Gu et al.’s original dataset consisted of 749 human gene family trees suitable for dating gene duplication events during vertebrate evolution but the only data available from this analysis are the dates of duplications across the entire dataset (X. Gu, personal communication). We have compiled a dataset (Cotton & Page 2002) showing a very similar pattern of gene duplication to that observed by Gu et al. (figure 1). These two datasets have difference strengths and weaknesses: while Gu et al. compiled a larger set of gene families (and duplications), phylogenetic trees are available for all of our gene families. Here, we use these two complimentary datasets to investigate three related questions about the interpretation of this pattern.

Figure 1
Comparison of the results of (a) our data and (b) data from Gu et al. (2002). Figures are histograms showing the numbers of human-lineage gene duplications dated to occur at different times in vertebrate evolution in the two datasets. Roman numerals on ...

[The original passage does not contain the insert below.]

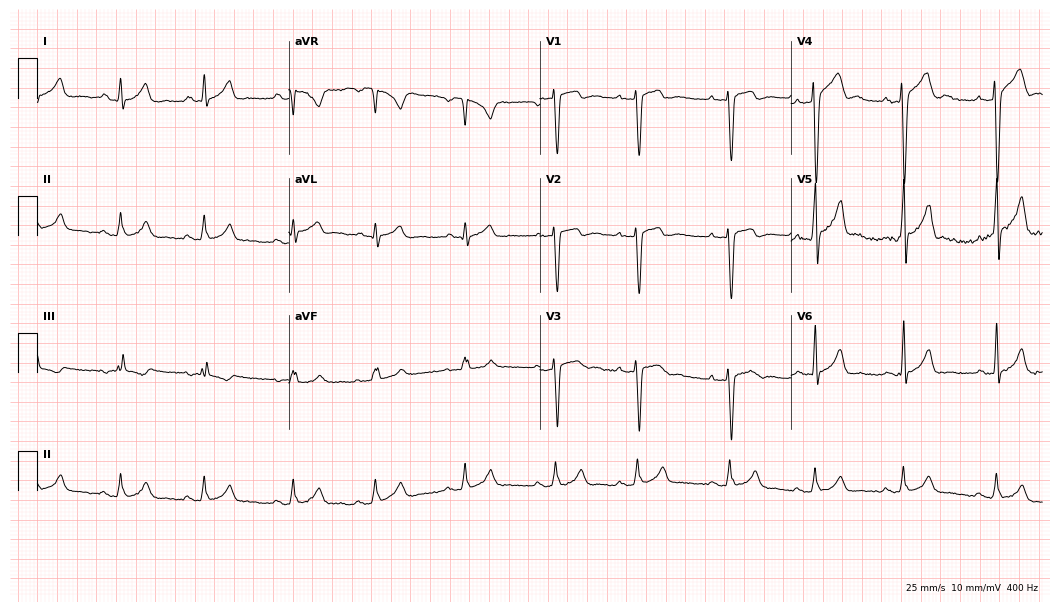
Electrocardiogram (10.2-second recording at 400 Hz), a 19-year-old male. Overall reading on record: normal ECG.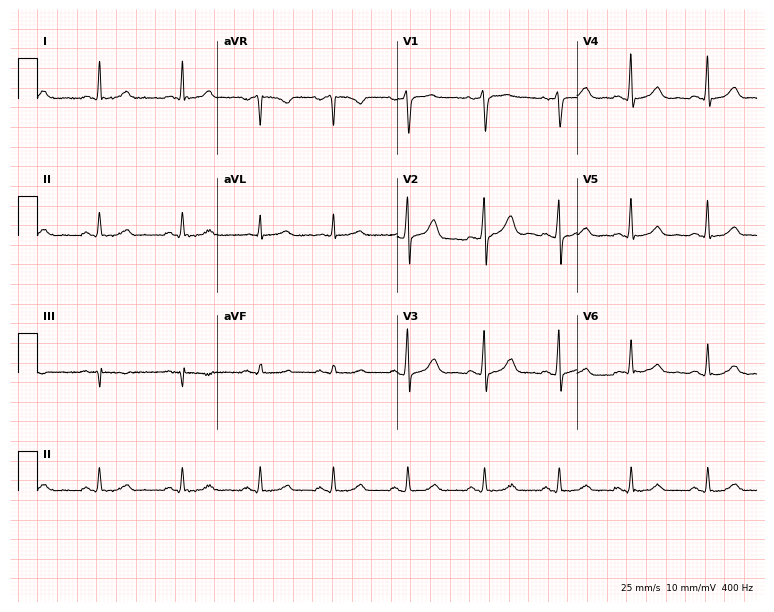
Electrocardiogram (7.3-second recording at 400 Hz), a 62-year-old man. Of the six screened findings (first-degree AV block, right bundle branch block, left bundle branch block, sinus bradycardia, atrial fibrillation, sinus tachycardia), none is recorded.

First, we focus on whether the pattern is real, given concerns about the constancy of molecular clocks. The distributions shown in figure 1 assume a relaxed molecular clock occurring within each gene family, so that ultrametric trees (in which each leaf is the same distance from the root) can be produced, while Gu et al.’s ‘nearest neighbour’ clock assumes a relaxed clock over a smaller part of each gene family tree. There are theoretical concerns about the rate constancy of molecular clocks (Ayala 1999; Rodriguez-Trelles et al. 2002) and the accuracy of fossil calibrations (Graur & Martin 2004), and it seems likely that molecular dating studies have often overestimated the dates of evolutionary events (Conway Morris 1999). Gene duplications are constrained by speciation nodes above and below them (figure 1), giving us independent evidence about the dates of these events. More reliable dates are available for these speciation events than for gene duplications, as many genes can be used to estimate the date of a speciation event (Kumar & Hedges 1998; Heckman et al. 2001), while only the few duplicated genes can be used to estimate a duplication date (Li 1997). To test how sensitive the shape of the distribution of duplications is to molecular clock assumptions we use a method based only on the topology of gene family trees to confirm the reality of the observed pattern.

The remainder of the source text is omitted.